46. Print the last 10 lines of a file (emulates "tail -10").
sed -e :a -e '$q;N;11,$D;ba'
This one-liner is tricky to explain. It always keeps the last 10 lines in pattern space and at the very last line of input it quits and prints them.
I'll try to explain it. The first "-e :a" creates a label called "a". The second "-e" does the following: "$q" - if it is the last line, quit and print the pattern space. If it is not the last line, execute three commands "N", "11,$D" and "ba". The "N" command reads the next line of input and appends it to the pattern space. The line gets separated from the rest of the pattern space by a new line character. The "11,$D" command executes the "D" command if the current line number is greater than or equal to 11 ("11,$" means from 11th line to end of file). The "D" command deletes the portion of pattern space up to the first new line character. The last command "ba" branches to a label named "a" (beginning of script). This guarantees that the pattern space never contains more than 10 lines, because as line 11 gets appended to pattern space, line 1 gets deleted, as line 12 gets appended line 2 gets deleted, etc.

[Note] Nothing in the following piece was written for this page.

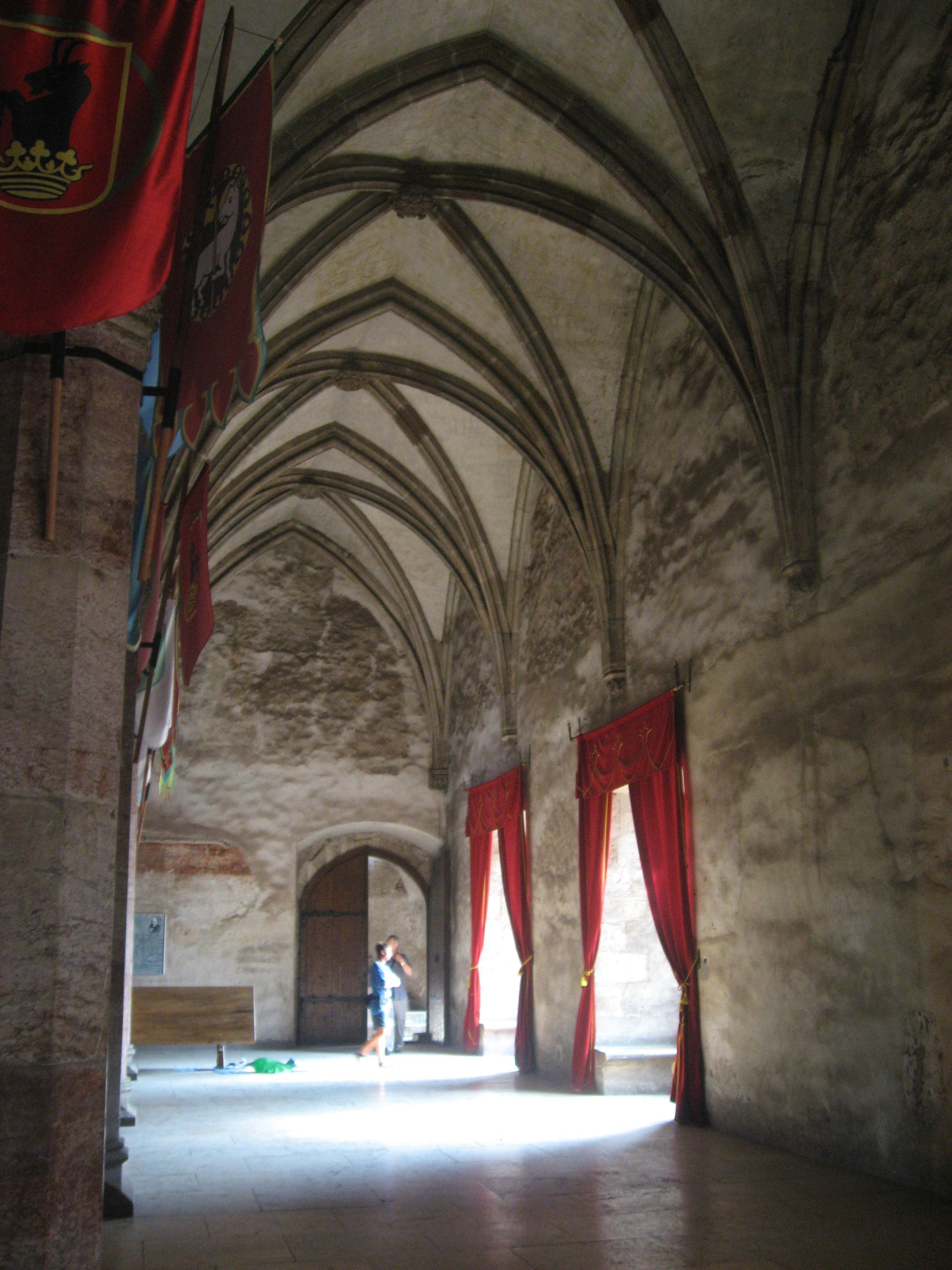 Hrad Hunedoara

47. Print the last 2 lines of a file (emulates "tail -2").
sed '$!N;$!D'
This one-liner is also tricky. First of all, the "$!" address restricts commands "N" and "D" to all the lines except the last line.
Notice how the addresses can be negated. If "$<command>" restricts a command to the last line, then "$!<command>" restricts the command to all but the last line. This can be applied to all restriction operations.

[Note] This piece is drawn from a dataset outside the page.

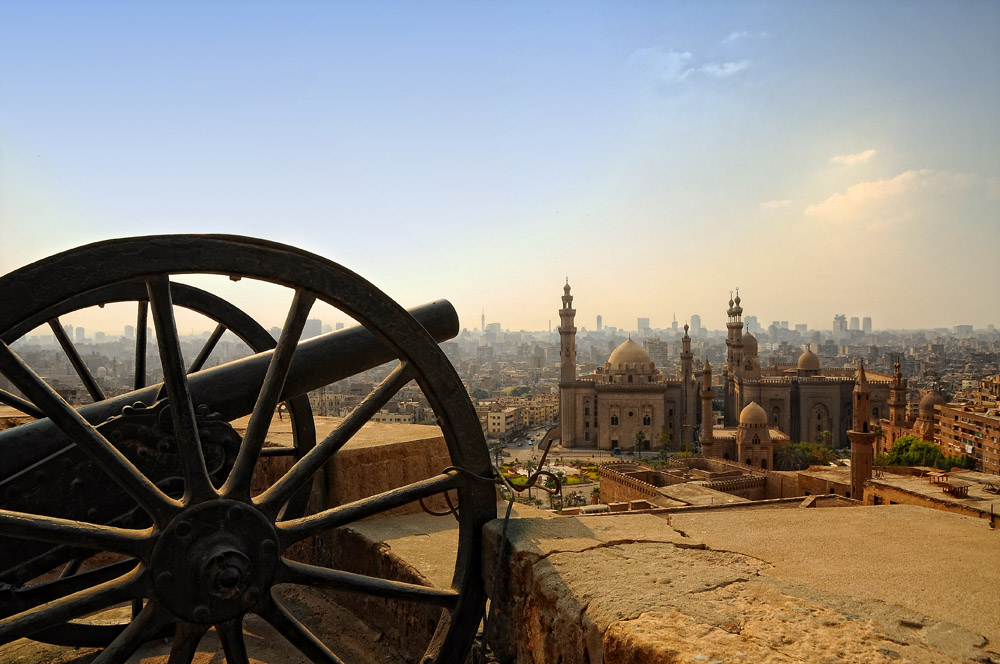 صوره عامه لميدان صلاح الدين ويظهر مدفع القلعه ينظر الى مسجد السلطان حسن ومسجد الرفاعى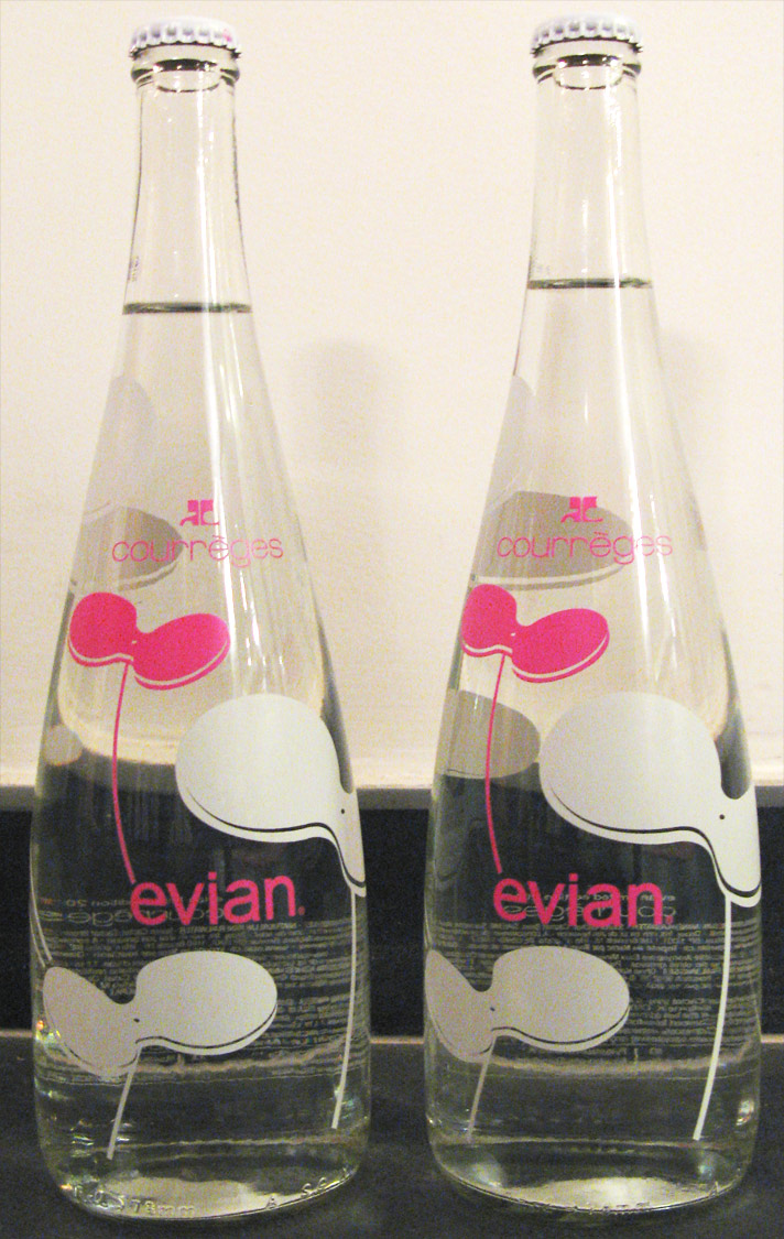 Bouteilles d'eau EVIAN en verre, année 2011, collection Courrèges

In this one-liner the "N" command reads the next line from input and appends it to pattern space. The "D" command deletes everything in pattern space up to the first "\n" symbol. These two commands always keep only the most recently read line in pattern space. When processing the second-to-last line, "N" gets executed and appends the last line to the pattern space. The "D" does not get executed as "N" consumed the last line. At this moment sed quits and prints out the last two lines of the file.

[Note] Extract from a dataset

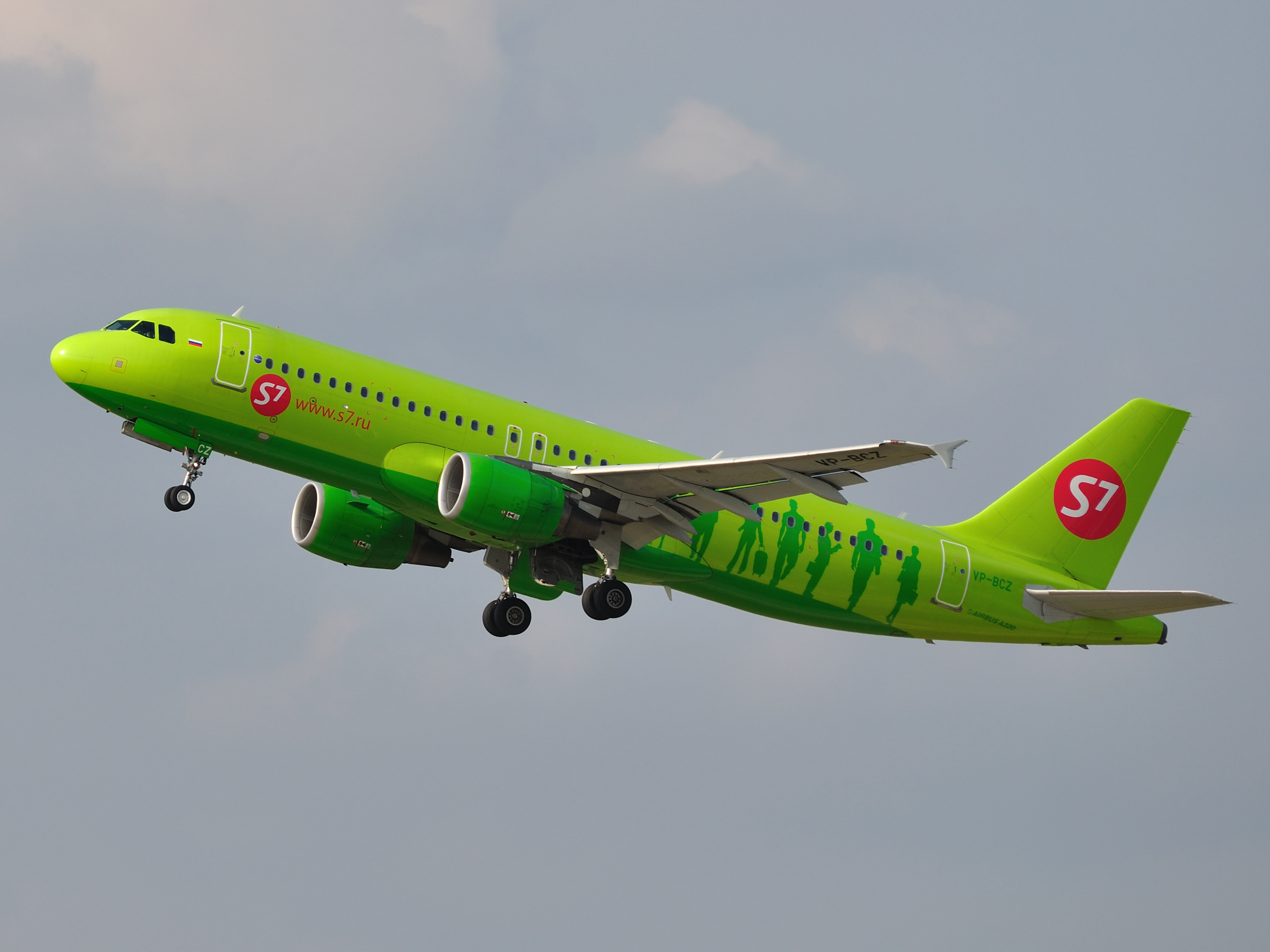 S7 Siberia Airlines A320-214 VP-BCZ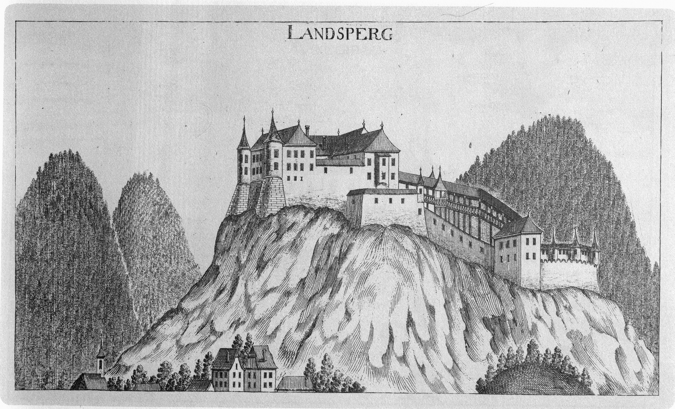 G. M. Vischers Käyserlichen Geographi, Topographia Ducatus Stiriae, Das ist: Eigentliche Delineation / und Abbildung aller Städte / Schlösser / Marcktfleck / Lustgärten / Probsteyen / Stiffter / Clöster und Kirchen / so es sich im Herzogthumb Steyrmarck befinden; Und anjetzo Umb einen billichen Preyß zu finden seynd Bey Johann Bitsch Universitäts Buchhandlern / Auff dem Juden=Platz bey der guldenen Saulen. Graz 1681 Die Nummerierung der Dateien folgt der alphabetischen Reihung der Ortsnamen und entspricht nicht dem Vischer-Register

48. Print the last line of a file (emulates "tail -1").
sed '$!d'
This one-liner discards all the lines except the last one. The "d" command deletes the current pattern space, reads in the next line, and restarts the execution of commands from the first. In this case it just loops over itself like "dddd...ddd" until it hits the last line. At the last line no command is executed ("$!d" restricted execution of "d" to all the lines but last) and the pattern space gets printed.
Another way to do the same:
sed -n '$p'
The "-n" parameter suppresses automatic printing of pattern space. It means that without an explicit "p" command (or other commands that act directly on the output stream), sed is dead silent. The "p" command stands for "print" and it prints the pattern space. This one-liner calls the "p" command at the very last line of input. All the other lines are silently discarded.
49. Print next-to-the-last line of a file.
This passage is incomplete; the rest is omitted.